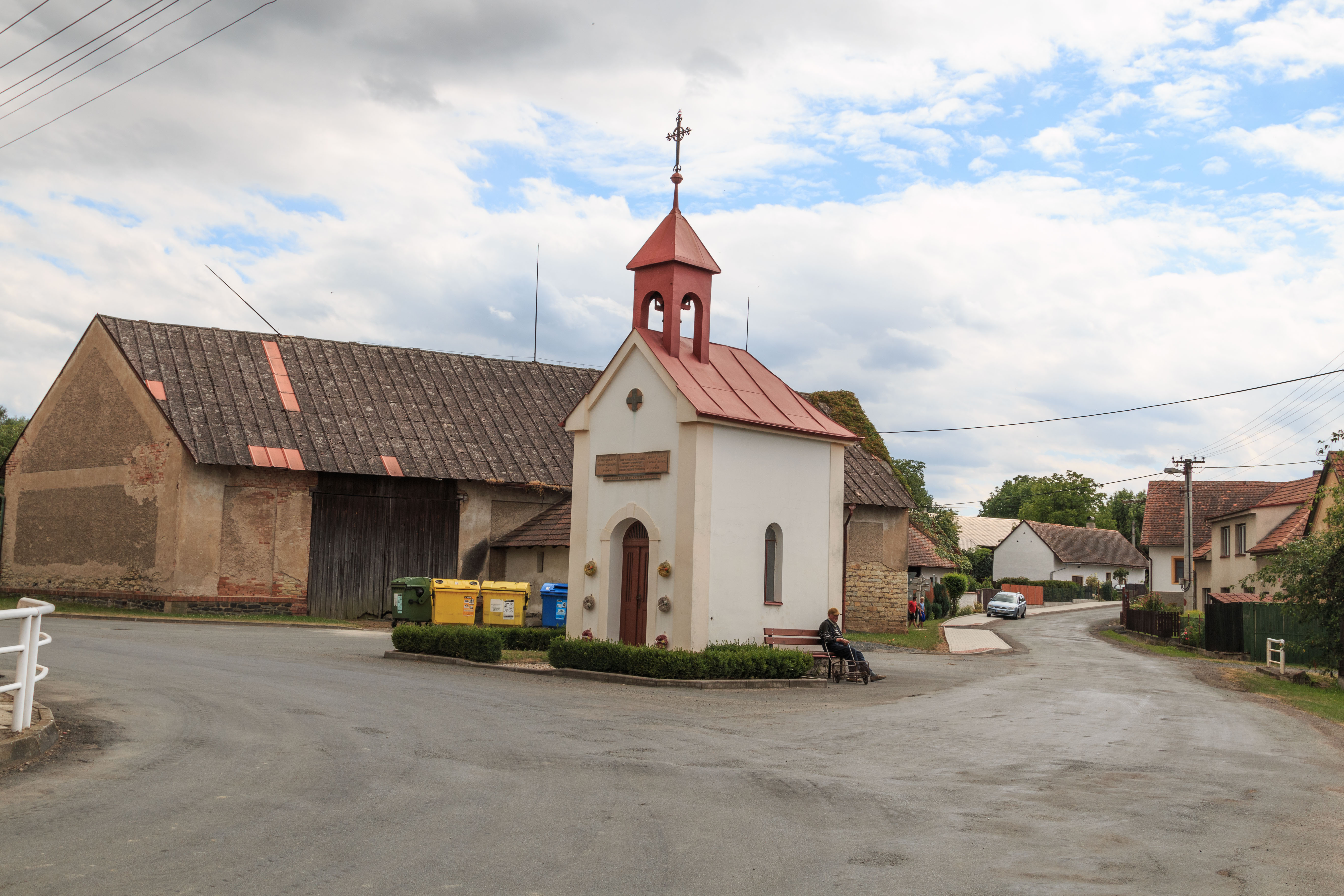 Kněžice u Ronova nad Doubravou kaple
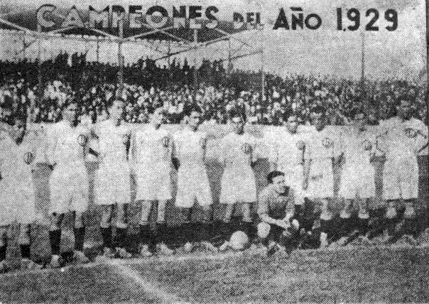 Primer equipo campeón de Universitario de Deportes
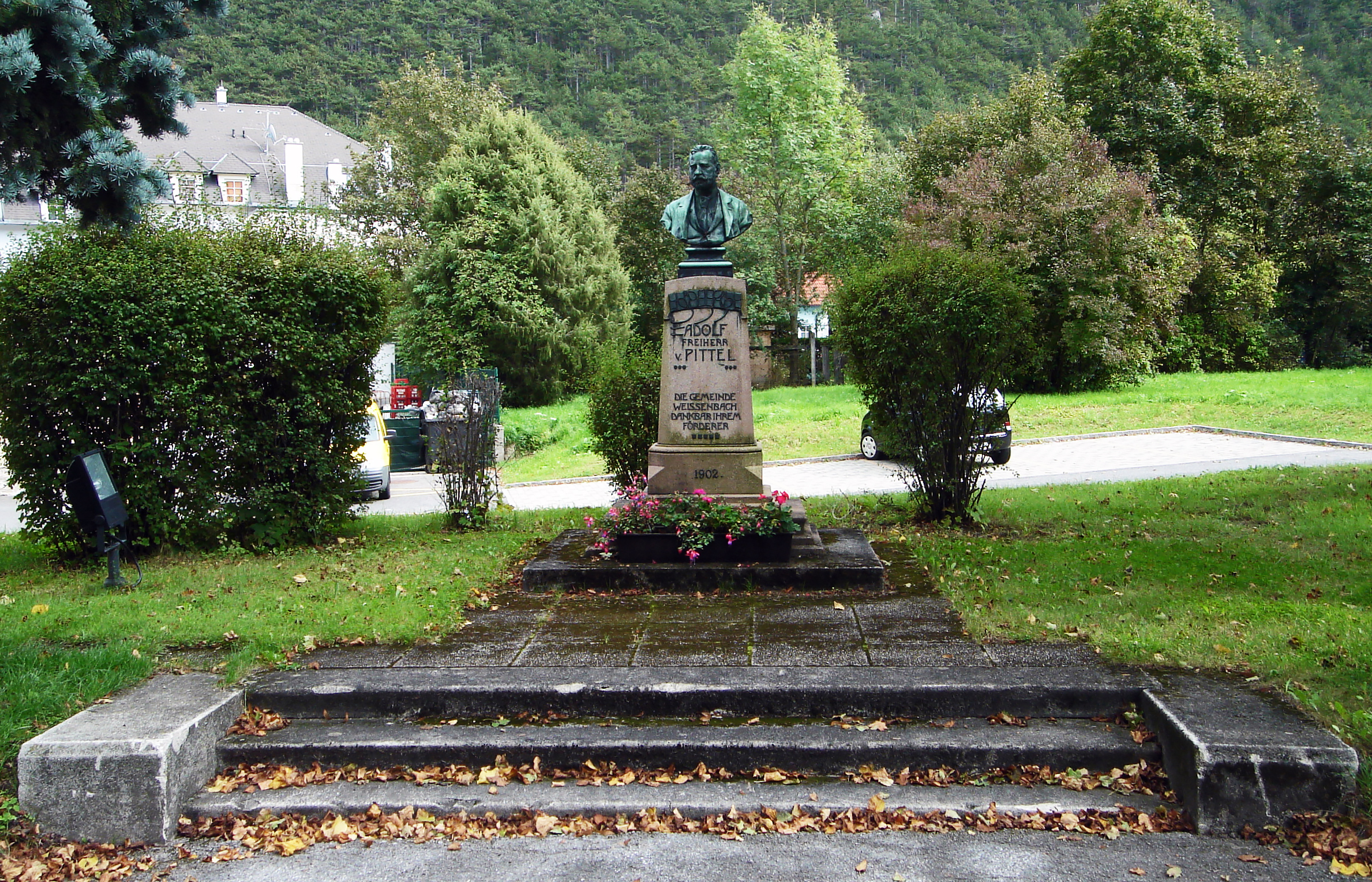 Weissenbach an der Triesting, Niederösterreich, Denkmalanlage für Adolph Freiherrn von Pittel
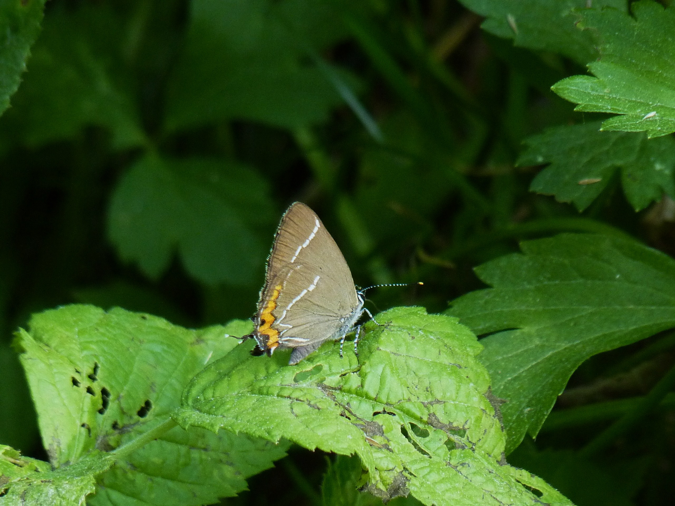 Ulmen-Zipfelfalter (Satyrium w-album)

> _EXERCISE_
Set down all of the material word for word, minus its pictures.

> _SOLUTION_
 Kněžice u Ronova nad Doubravou kaple
 Primer equipo campeón de Universitario de Deportes
 Weissenbach an der Triesting, Niederösterreich, Denkmalanlage für Adolph Freiherrn von Pittel
 Ulmen-Zipfelfalter (Satyrium w-album)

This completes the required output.